- Material for the task
=== Section Start ===
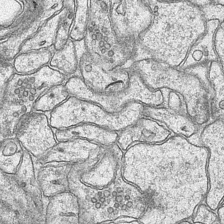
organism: Mouse
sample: CA1 Hippocampus
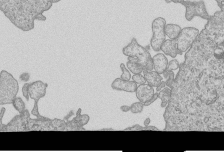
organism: Human
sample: MDA-MB-231 cells
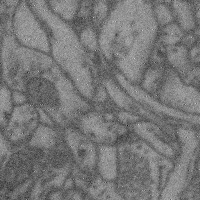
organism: Mouse
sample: Cerebral cortex
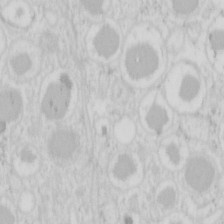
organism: Mouse
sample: Pancreas
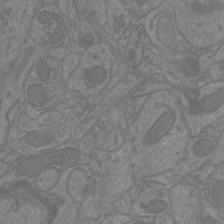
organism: Mouse
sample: Cortical neurons
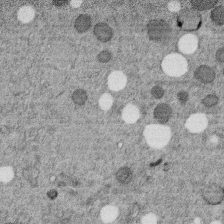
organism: C. elegans
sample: C. elegans embryo early stage
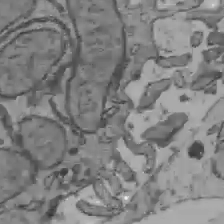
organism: C57BL Mouse
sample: Liver
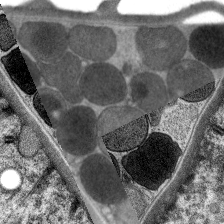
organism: C. elegans
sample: Pharynx
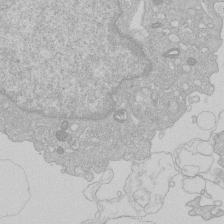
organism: Human
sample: Macrophage cells
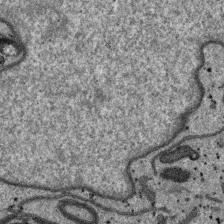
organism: Human
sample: Lung epithelial cells, uninfected (mock) control
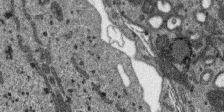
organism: Human
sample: Lung epithelial cells infected with SARS-CoV-2
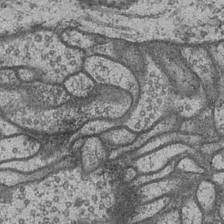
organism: Drosophila
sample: Optic medulla
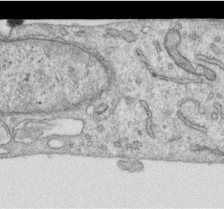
=== Section End ===
- Requirement
Take the lines from the one containing "sample: Pancreas" through the last line of the listing and repeat them exactly. Omit the pictures.

- Result of this task
sample: Pancreas
organism: Mouse
sample: Cortical neurons
organism: C. elegans
sample: C. elegans embryo early stage
organism: C57BL Mouse
sample: Liver
organism: C. elegans
sample: Pharynx
organism: Human
sample: Macrophage cells
organism: Human
sample: Lung epithelial cells, uninfected (mock) control
organism: Human
sample: Lung epithelial cells infected with SARS-CoV-2
organism: Drosophila
sample: Optic medulla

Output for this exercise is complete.